Winter squash is also a good source of vitamin C, potassium and dietary fiber, all with about 75 calories a serving, about a cup of cooked squash cubes. Spaghetti squash is a little lower in calories, fiber and the nutrients noted above. Its preparation is unique, too, since after cooking, you can pull its strands out with a fork to serve like spaghetti.

The other squash each have slightly distinctive flavors and textures, and all make savory additions to soup, stir-fries, stews, curries and mixed oven-roasted vegetables. Each can be baked, steamed or microwaved to serve stuffed, in chunks or puréed, often accompanied with sweet spices (cinnamon, ginger), fruits (such as apples or cranberries) or nuts.

Acorn squash are small with a very hard rind, so they are often cut in half and baked without peeling. Butternut squash is sweet and moist with a slight nutty flavor, and the skin is easy to peel, so they are great when you want chunks to roast or add to stews. Buttercup squash has a delicious sweet flavor, but because it can be a bit dry, use it in moist dishes like soups. Don't be afraid of large squash like Hubbard, because you can freeze the leftovers or any you don't use, either in raw slices or after cooking in cubes or puréed.

Q. How can I avoid overeating in response to people pushing food at me during family gatherings?

A. Family dynamics vary, so an approach that works in one family might not do well in another.

Is your family one in which eating rich foods in large amounts is seen as an essential part of gatherings, and not doing so is met with resistance? Rather than making a major statement that you don't want to eat that way, you might try to let your healthy eating quietly fly under the radar.

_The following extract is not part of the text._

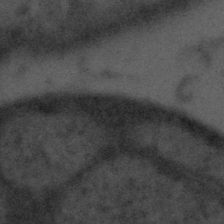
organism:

Especially if you are busy helping, or not sitting right next to the person most likely to push food at you, your lack of overeating may go undetected if you don't make a big deal of it. If people do urge you to take more than you are comfortable eating, try for responses that don't put them on the defensive. You might compliment the food and say that you are so full you'd like to wait until later for more. If you refuse in a way that makes others feel guilty by implying that they are eating excessively, or that the food they have served you is unhealthy, they may be offended and push further.

Remember that the health impact of a food varies with its portion. If you help with serving, you can choose the portion that's right for you. Try to find some vegetables or other healthful choices to savor slowly.

Don't let other people derail your efforts to take care of your health. Nevertheless, try to be sensitive when you are dealing with people for whom you know refusing food feels like you are refusing their love.